Notably, as displayed in Table
1, nine enrolled studies including several of the biggest ones did not report diagnostic criteria for SLE. Among these studies, most of them utilized the research databases such as the Center for Primary Health Care Research, the National Health Insurance Claims Database, and Patient Discharge Dataset, which recorded complete data on all discharges with dates of hospitalization and diagnoses, the International Classification of Diseases codes, and so on. Therefore, these studies relied on the diagnosis having been recorded correctly and were easily associated with the selection bias of patient inclusion. Hence, further confirmation on diagnostic criteria were required to minimize these issues. Furthermore, repeated analysis was conducted to include only those papers in which SLE was diagnosed according to accepted criteria. As detailed in Additional file
5: Table S2, most of our results were consistent, except for renal cancer, oropharynx cancer, cutaneous melanoma, and non-melanoma skin cancer. Our re-analysis indicated that no significant associations were revealed between SLE and these four cancers. More relevant studies with larger sample sizes are required to verify our findings. Results from sensitivity analysis and publication bias should also be discussed. The pooled SIRs with 95% CIs were not significantly influenced by individual studies, suggesting stability of our results (Additional file
3: Figure S2C). For the male category, the study by Chen et al. [
15] was found to significantly influence the estimated pooled SIR. Similarly, the
P values of Begg’s and Egger’s test were all above 0.05, indicating the absence of significant publication bias, except as indicated in Additional file
4: Figure S3E, where a
P value for Begg’s test was 0.083 and a
P value for Egger’s test was 0.036, indicating the existence of publication bias. When considering these two aspects, the outcomes should be interpreted with caution.

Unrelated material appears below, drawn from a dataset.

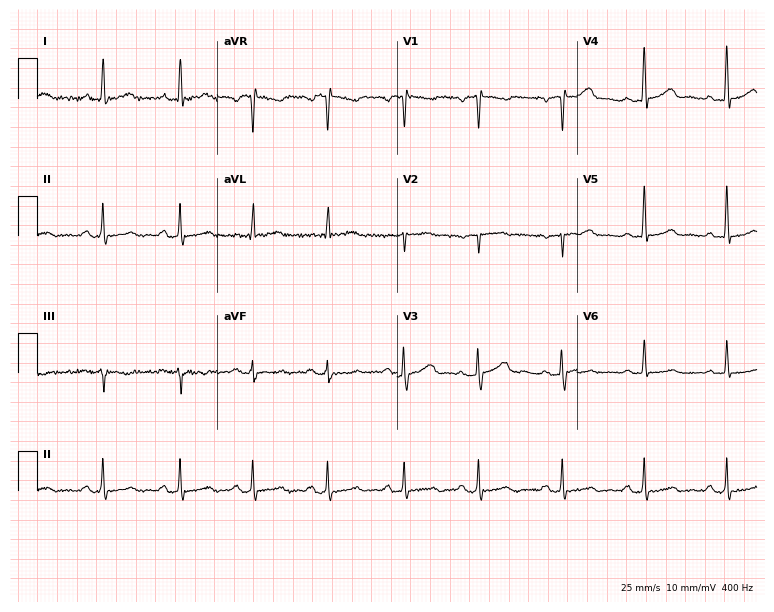
12-lead ECG from a 50-year-old female patient. Screened for six findings — first-degree AV block, right bundle branch block, left bundle branch block, sinus bradycardia, atrial fibrillation, sinus tachycardia — none is recorded. Other findings, if any, are not listed.

The strengths of this study were mainly the well-designed methodology of the meta-analysis and the enrollment of all eligible studies, thus providing sufficient statistical power to draw a comprehensive conclusion. Finally, heterogeneity in this study remained low to moderate, even without heterogeneity. Nonetheless, several potential limitations should also be acknowledged. Firstly, the article language was restricted to English, and some relevant articles written in other languages might have been missed. Moreover, although most of our results indicated no significant publication bias, some small negative studies are less likely to be published. Secondly, due to the limited data on this topic, some confounding factors (such as age, sex, and environmental triggers) were not fully clarified, which could result in an inaccurate estimation of their true relationship. Finally, due to insufficient data extracted from primary articles, subgroup analyses were not performed on factors such as ethnicity, alcohol use, and smoking.
Conclusions
Taken together, our results shed light on SLE being associated with increased risks of overall cancer, females or males suffering from cancers, non-Hodgkin’s lymphoma, Hodgkin’s lymphoma, leukemia, multiple myeloma, cervix, vagina/vulva, renal, bladder, esophagus, gastric, hepatobiliary, lung, oropharynx, larynx, non-melanoma skin, and thyroid cancers, and decreased risks of prostate cancer and cutaneous melanoma. Moreover, no significant associations were revealed between SLE and breast, uterus, ovarian, pancreatic, colorectal, or brain cancers. Despite the aforementioned limitations, these outcomes provide a fairly valid and generalizable description of the occurrence of cancers in SLE. Future high-quality research is required to verify our findings and this should pay more attention to the underlying mechanisms between SLE and cancers risks.